I don't think vim's ascendance is as recent as you think. Different communities might have been infected at different times. When I started working at Amazon almost five years ago, every engineer on my team was already a veteran vim user (as was I). And of course, vi has been a popular choice for Unix hackers for over 30 years. Maybe what's happening is that Unix tools in general are enjoying an uptick thanks to steadily growing use of Linux and Mac OS X.

Well, 4 years ago, there was not many users in the GNU/Linux escene like now, and all the people that was starting with tutorials and such, may find the recomendation of using the VIM editor, like always figure in this tutorials, i think this could be a valid hypothesis, to the new "wave/generation" of users.
i use emacs but this really strikes me as an odd question that seems to suppose that emacs is 'better' than vim.
Well, I kind of put it like that because there's surely no reason to switch from emacs to vim on the basis of features/portability. I've switched to vi lately for my quick little editing tasks, in part because it's ideologically a better Unix editor.

I also put it like that because I like to be a dick.

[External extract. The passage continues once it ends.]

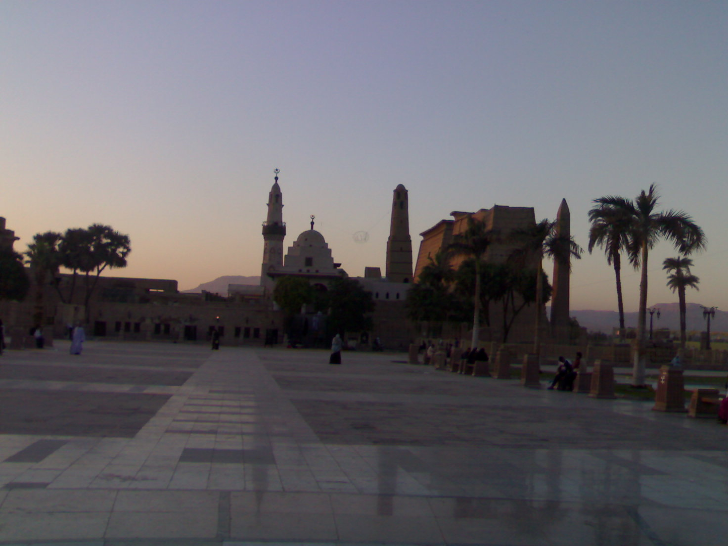 ميدان أبي الحجاج بالأقصر، ويظهر في الخلفية مسجد أبي الحجاج الأقصري.

I thought TextMate was the cool editor nowadays.
I'm not commenting on the relative quality of the two products (emacs v. vi), but I second the feeling that I should be using vi. Had a quick start on my desk for the whole year now! Wonder where I've picked up that attitude -- I've been a good little emacs user for years now.
My guess is that its due to VIM being easier to learn than emacs? But thats just a guess I've never tried emacs.
I don't think there's any particular switch one way or the other. At GitHub, some of use use Textmate, others use vim or emacs, and I think Scott's been using gedit recently. Use whatever the hell makes you happy.